- Author: Devii R. Rao
Saharan mustard is originally from the Mediterranean. It was introduced to California where it became a weed, particularly in the dryer parts of the state. Livestock can be poisoned by Saharan mustard if they are kept in fields that have little else to eat but Saharan mustard. Signs of toxicity include “colic, diarrhea, excessive salivation, and thyroid enlargement” (DiTomaso, J.M., G.B.Kyser et al. 2013). Saharan mustard can also increase fire hazard.
Saharan mustard has been documented in eastern San Benito County on Panoche Road; in western Fresno County; in Monterey County at Fort Hunter Liggett; and in San Luis Obispo County it is concentrated near Morrow Bay and north of Santa Maria, but has been identified elsewhere as well. Below is an image from the CalFlora website showing documented locations of Saharan Mustard. For the interactive version of the map, click here to go to CalFlora then you can click on individual observations to get more detailed information.
The plants bloom from January to June (Ihsan 2012). It is not known how long the seeds can live in the soil, but scientists think they can survive for many years.

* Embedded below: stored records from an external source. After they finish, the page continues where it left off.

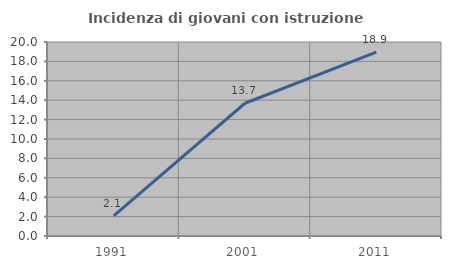
| Category | Incidenza di giovani con istruzione universitaria |
|---|---|
| 1991.0 | 2.083 |
| 2001.0 | 13.684 |
| 2011.0 | 18.947 |
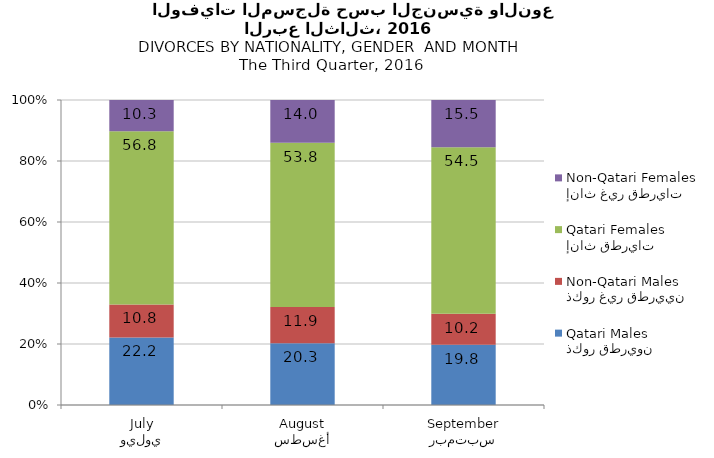
| Category | ذكور قطريون
Qatari Males | ذكور غير قطريين
Non-Qatari Males | إناث قطريات
Qatari Females | إناث غير قطريات
Non-Qatari Females |
|---|---|---|---|---|
| يوليو
July | 22.162 | 10.811 | 56.757 | 10.27 |
| أغسطس
August | 20.28 | 11.888 | 53.846 | 13.986 |
| سبتمبر
September | 19.786 | 10.16 | 54.545 | 15.508 |
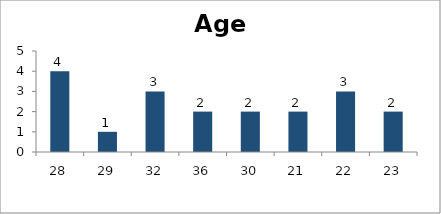
| Category | Age |
|---|---|
| 28.0 | 4 |
| 29.0 | 1 |
| 32.0 | 3 |
| 36.0 | 2 |
| 30.0 | 2 |
| 21.0 | 2 |
| 22.0 | 3 |
| 23.0 | 2 |
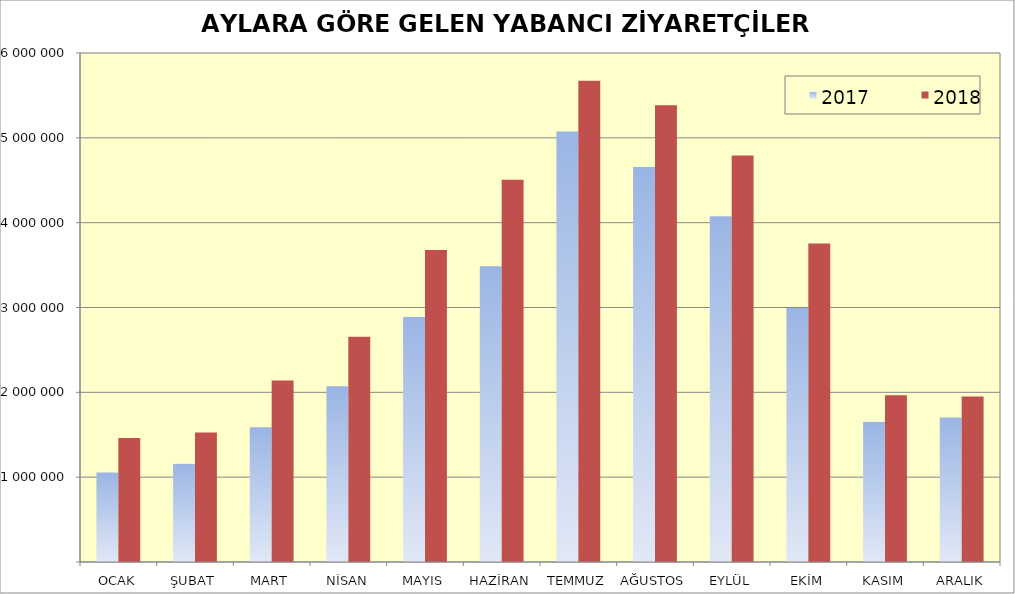
| Category | 2017 | 2018 |
|---|---|---|
| OCAK | 1055474 | 1461570 |
| ŞUBAT | 1159833 | 1527070 |
| MART | 1587007 | 2139766 |
| NİSAN | 2070322 | 2655561 |
| MAYIS | 2889873 | 3678440 |
| HAZİRAN | 3486940 | 4505594 |
| TEMMUZ | 5075961 | 5671801 |
| AĞUSTOS | 4658463 | 5383332 |
| EYLÜL | 4076630 | 4792818 |
| EKİM | 2992947 | 3755467 |
| KASIM | 1652795 | 1966277 |
| ARALIK | 1703789 | 1950705 |
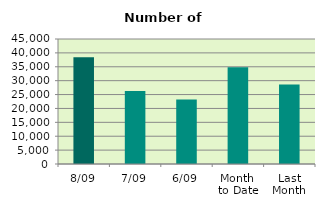
| Category | Series 0 |
|---|---|
| 8/09 | 38386 |
| 7/09 | 26302 |
| 6/09 | 23192 |
| Month 
to Date | 34795.333 |
| Last
Month | 28637.636 |
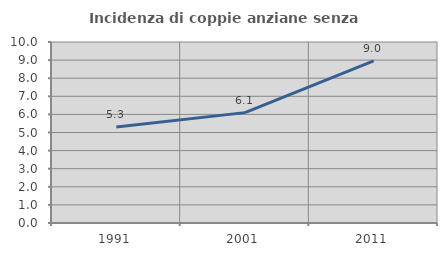
| Category | Incidenza di coppie anziane senza figli  |
|---|---|
| 1991.0 | 5.308 |
| 2001.0 | 6.098 |
| 2011.0 | 8.959 |
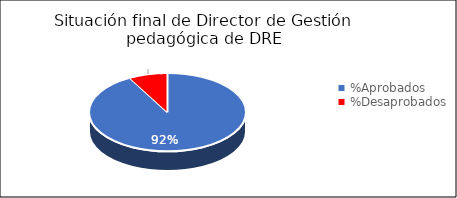
| Category | Series 0 |
|---|---|
| %Aprobados | 0.92 |
| %Desaprobados | 0.08 |

Although Saharan mustard's distribution is relatively limited in San Benito County, it appears to be spreading. The San Benito Weed Management Area is hoping to minimize the spread of this plant and encourages people to control it, especially when there are just a few individual plants. It's much easier to control a small infestation before it gets out of hand.
If you see this plant please let me know. You can email me at firstname.lastname@example.org or call me at 831-637-5346 x14. If you have a plant that looks like Saharan mustard, but you're not sure if that's what it is, you can bring (or mail) the plant to my office and I can identify it for you. My office is located at 3228 Southside Road, Hollister, CA 95023, right next to the Ag Commissioner's office.
For more information about Saharan mustard and how to control it click here for the UC Weed Report.
All information for this article comes from DiTomaso, J.M., G.B.Kyser et al. (2013), unless otherwise noted.
CalFlora. 2018. Calflora: Information on California plants for education, research and conservation,
with data contributed by public and private institutions and individuals, including the Consortium of California Herbaria. [web application]. 2018. Berkeley, California: The Calflora Database [a non-profit organization].
Available: http://www.calflora.org/ (Accessed: Feb 12, 2018).
DiTomaso, J.M., G.B. Kyser et al. 2013.Weed Control in Natural Areas in the Western United
States. Weed Research and Information Center, University of California. 544 pp. http://wric.ucdavis.edu/information/natural%20areas/wr_B/Brassica_tournefortii.pdf accessed February 12, 2018.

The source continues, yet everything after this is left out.